### PROBLEM DETAILS
Without including any picture, write out the entries exactly as they stand.

### SUPPLIED MATERIAL
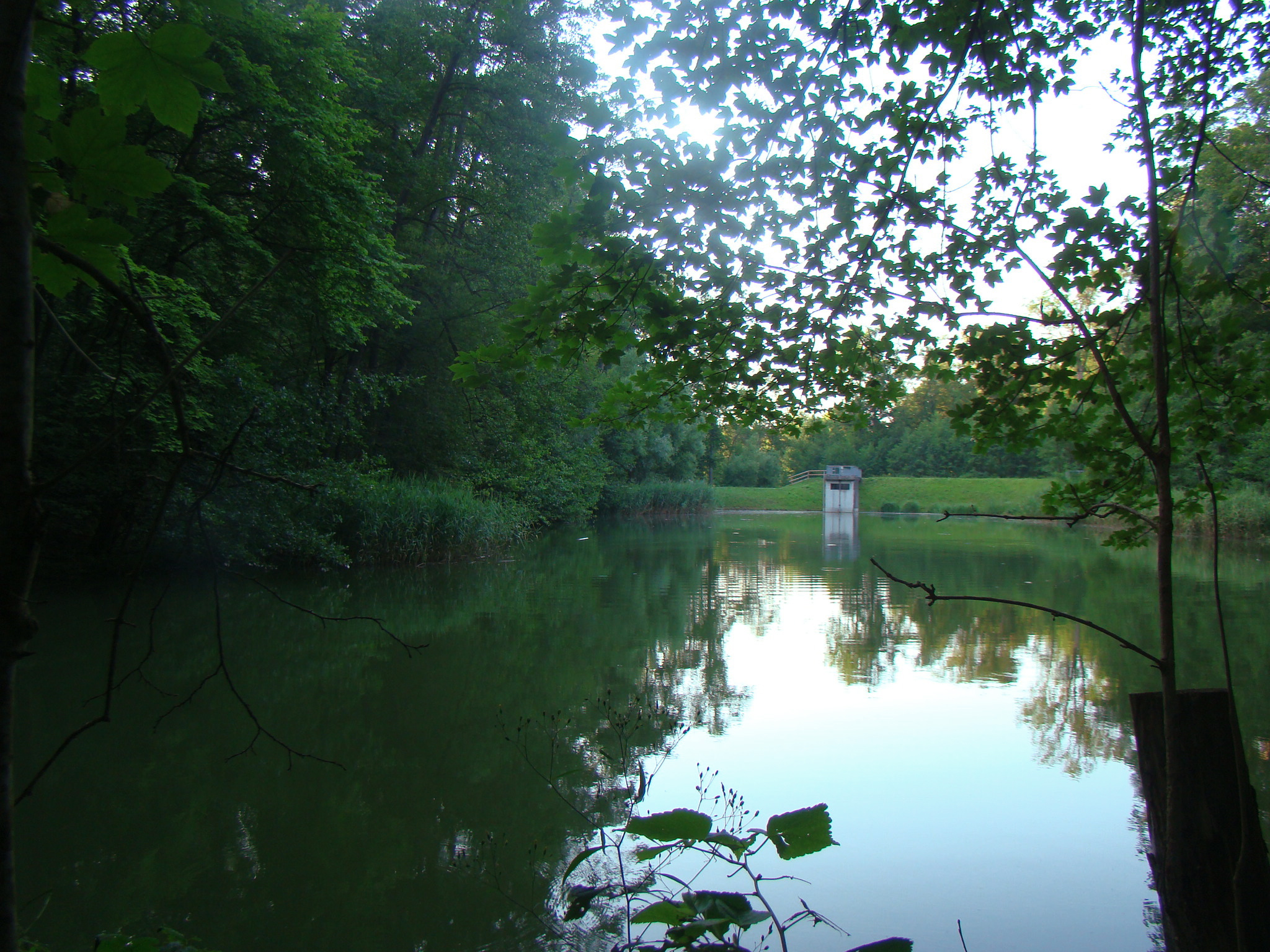 Köpfertal in Heilbronn
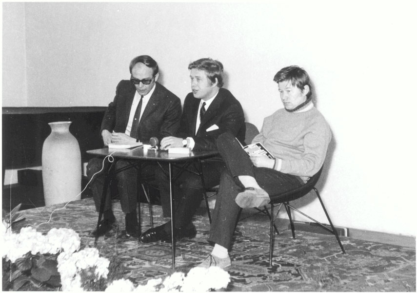 Václav Havel a Václav Sloup - autorské čtení v PNP, 1969
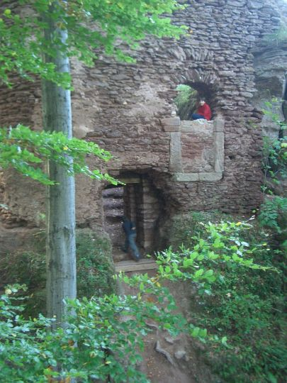 Fotka hradu Břecštejn, vchod
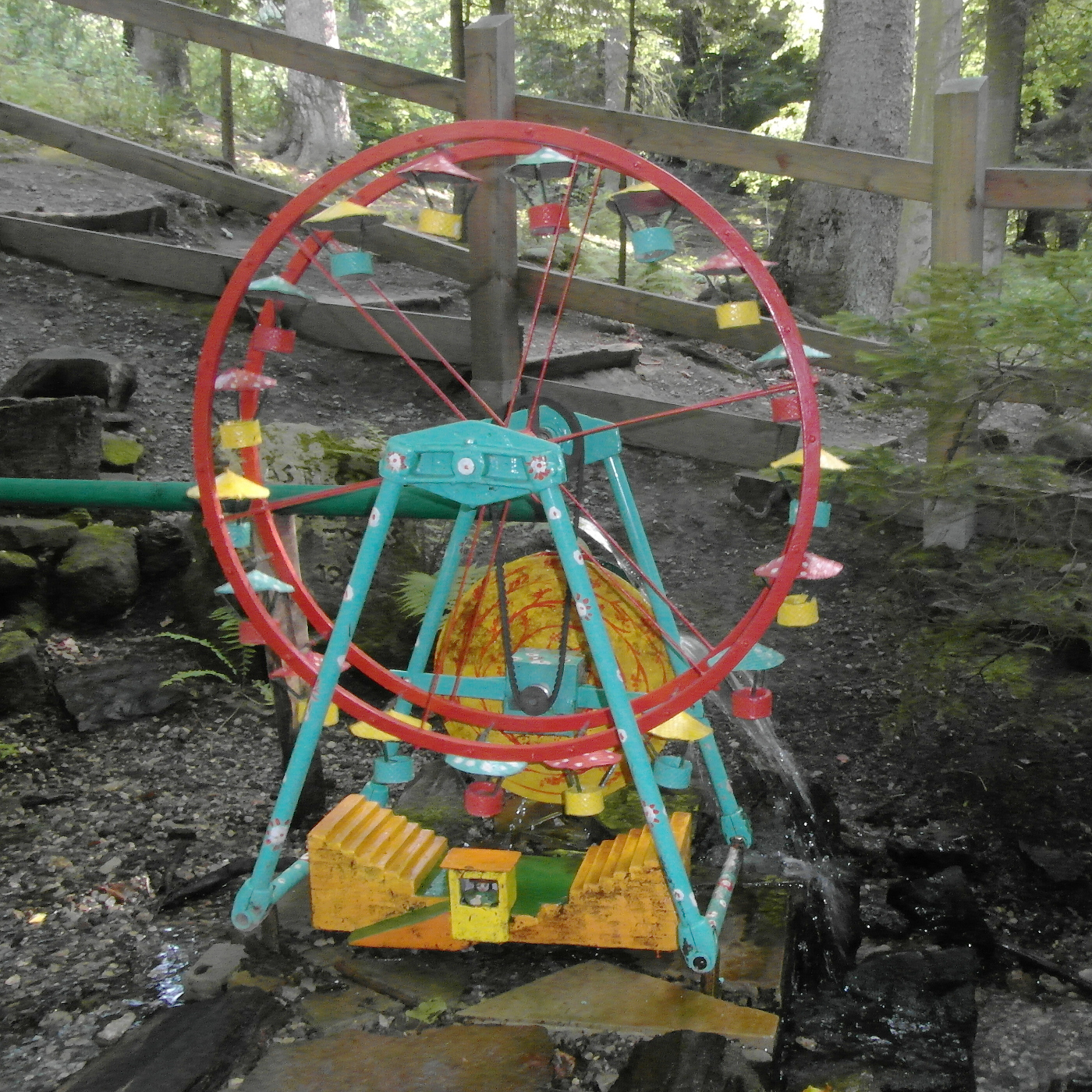 Die Modelle der Wennigser Wasserräder werden jährlich in oft überarbeitetem Design aufgebaut.
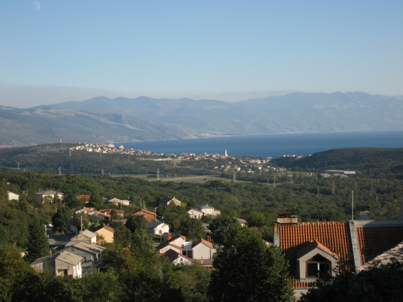 pogled na Novi Vinodolski i Velebit iz Bribira, Croatia
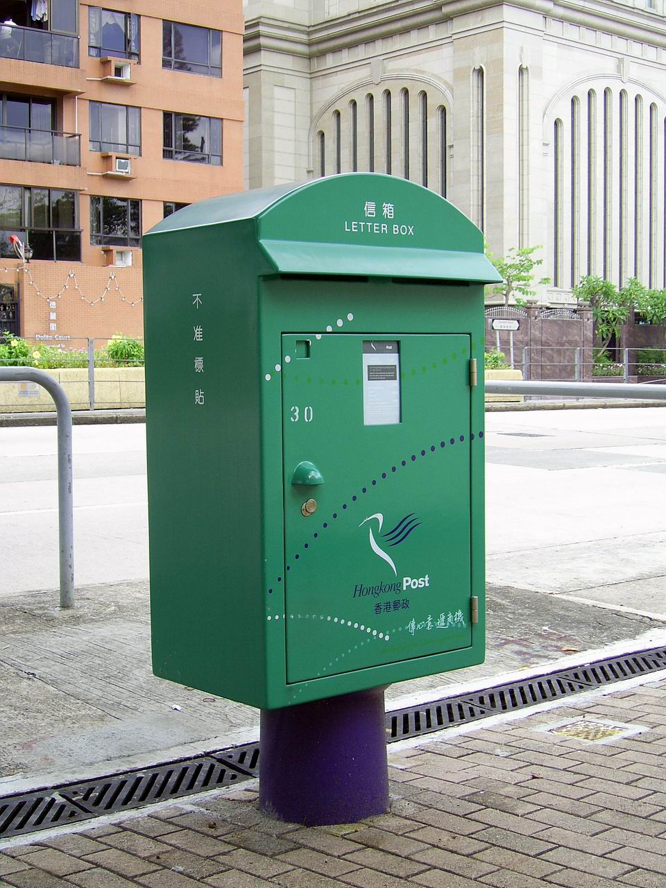 香港郵政郵箱
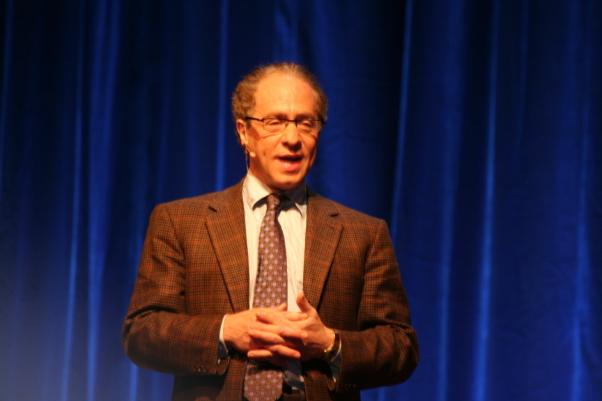 Ray Kurzweil
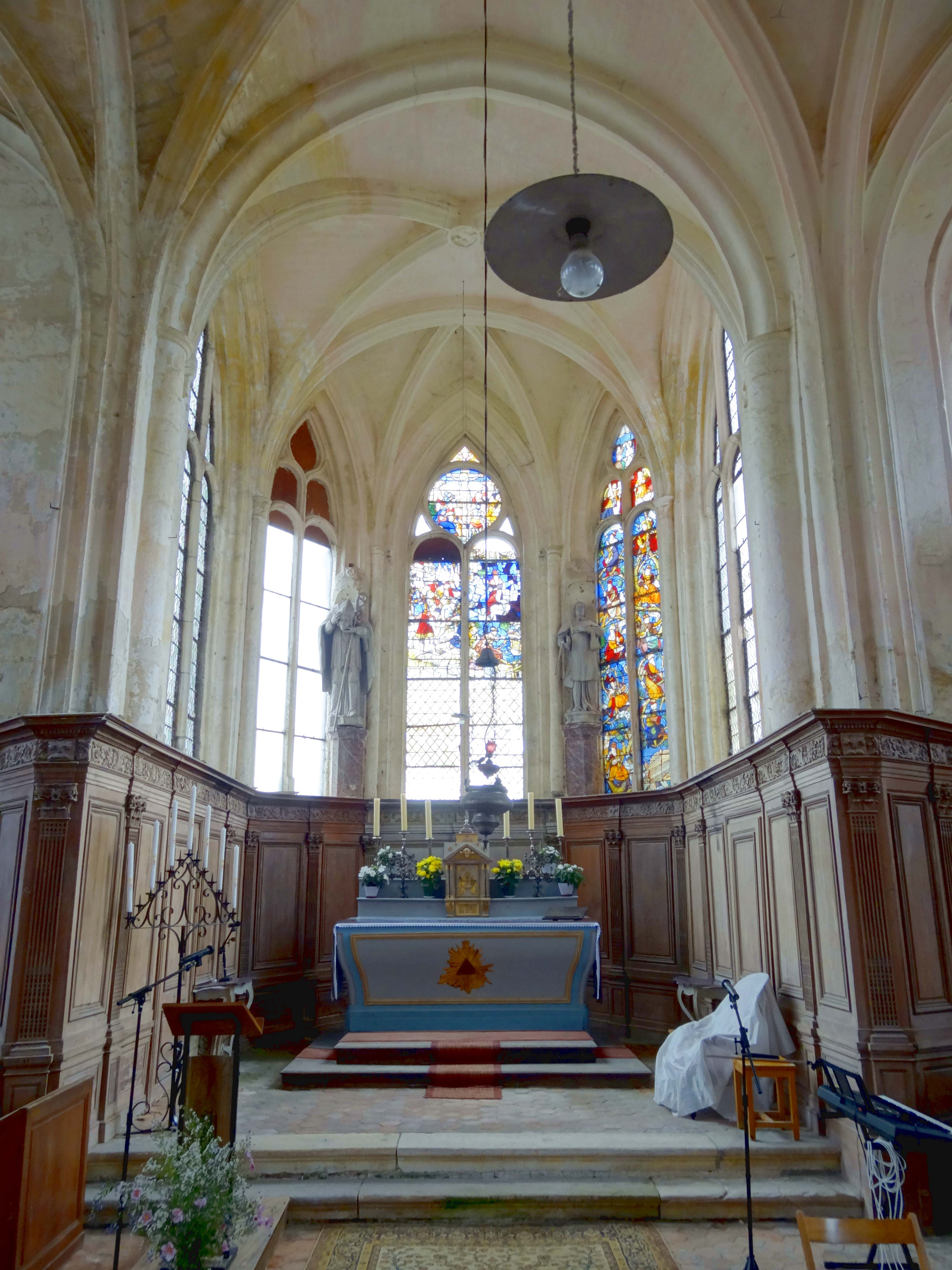 Intérieur de l'église - voir titre.
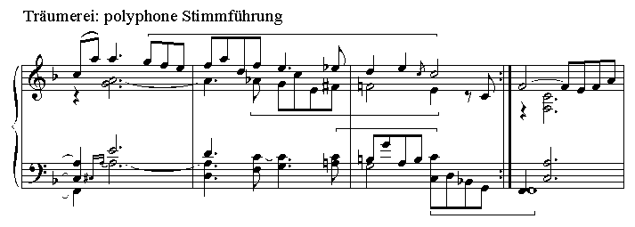 Polyphone Stimmführung in Robert Schumanns Träumerei. In Anlehnung an Alban Bergs Analyse
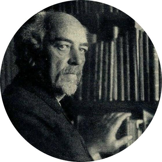 Professor Benno Erdmann, 1906

### TASK OUTPUT
 Köpfertal in Heilbronn
 Václav Havel a Václav Sloup - autorské čtení v PNP, 1969
 Fotka hradu Břecštejn, vchod
 Die Modelle der Wennigser Wasserräder werden jährlich in oft überarbeitetem Design aufgebaut.
 pogled na Novi Vinodolski i Velebit iz Bribira, Croatia
 香港郵政郵箱
 Ray Kurzweil
 Intérieur de l'église - voir titre.
 Polyphone Stimmführung in Robert Schumanns Träumerei. In Anlehnung an Alban Bergs Analyse
 Professor Benno Erdmann, 1906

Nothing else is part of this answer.